Mountain lions depend on their prey which are tied to primary productivity (Walters 2001) so a main bottom-up driver will be primary productivity as represented by the normalized difference vegetation index (NDVI; Pettorelli et al. 2005). NDVI is calculated from the ratio of red to near-infrared (NIR) reflectance (NDVI = (NIR-RED)/(NIR + RED) (Myneni et al. 1995) and measures “greenness” of vegetation which is tied to digestible energy for herbivores (Garroutte et al. 2016). As an ambush predator that utilizes cover for hunting, structural habitat traits are important to a mountain lion’s ability to catch prey (Cristescu et al. 2019, Coon et al. 2020). We used several layers from MODIS (DiMiceli et al. 2015) including forest, shrub cover, and non-vegetated areas. These layer values represent the proportion of the pixel at 250 m resolution covered by that vegetation type. We acquired these data from satellite imagery using the Google Earth Engine platform (Gorelick et al. 2017). We also included other bottom-up covariates representing abiotic landscape traits that might impact hunting success and other fitness, such as aspect (converted from degrees to a continuous measure using a cosine transformation), slope (degrees) and elevation.

Mountain lions are also impacted by top-down effects such as human values, impact and alterations of the landscape (Dickson et al. 2005, Wilmers et al. 2013, Wolfe et al. 2015, Benson et al. 2019, 2023) although some human-altered landscapes may be to their benefit (Coon et al. 2019). Therefore, we included covariates measuring potential human impact (Table 1).

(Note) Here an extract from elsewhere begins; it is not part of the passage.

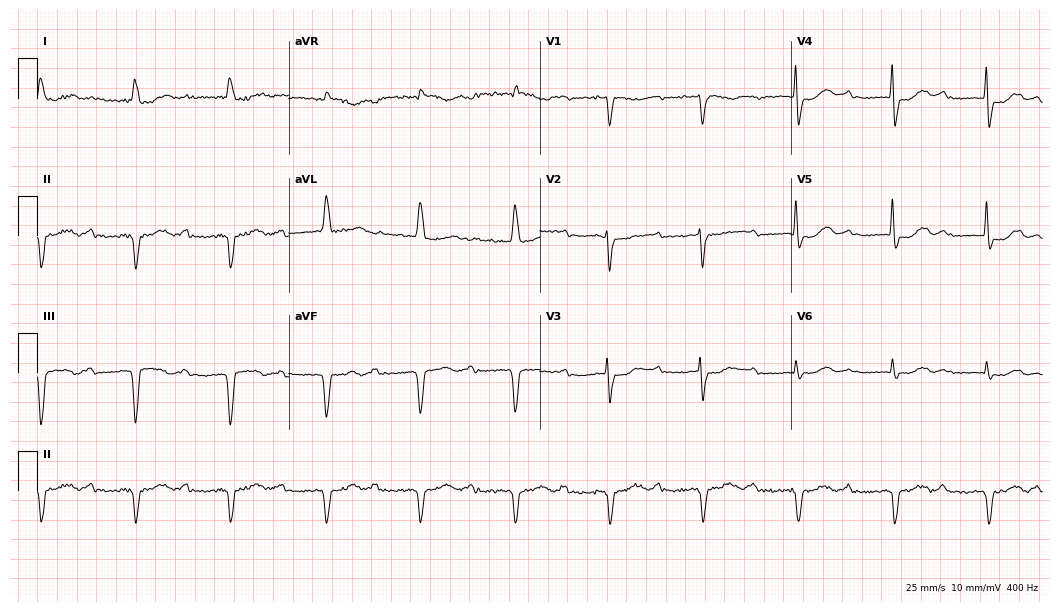
Resting 12-lead electrocardiogram (10.2-second recording at 400 Hz). Patient: a man, 82 years old. None of these six findings is recorded: first-degree AV block, right bundle branch block, left bundle branch block, sinus bradycardia, atrial fibrillation, sinus tachycardia.

We used human density and several human impact layers produced by the Wildlife Conservation Society (2022) including roads, land-use, and infrastructure. These layers are a weighted calculation of impact based on multiple factors and utilize an exponential decay function to decrease the value of the impact at distance to the feature. For instance, the roads impact layer included weighted values scaled from the lowest impact which includes footpaths and cycle-ways to higher impact values for motorized roads and major highways (Wildlife Conservation Society 2022).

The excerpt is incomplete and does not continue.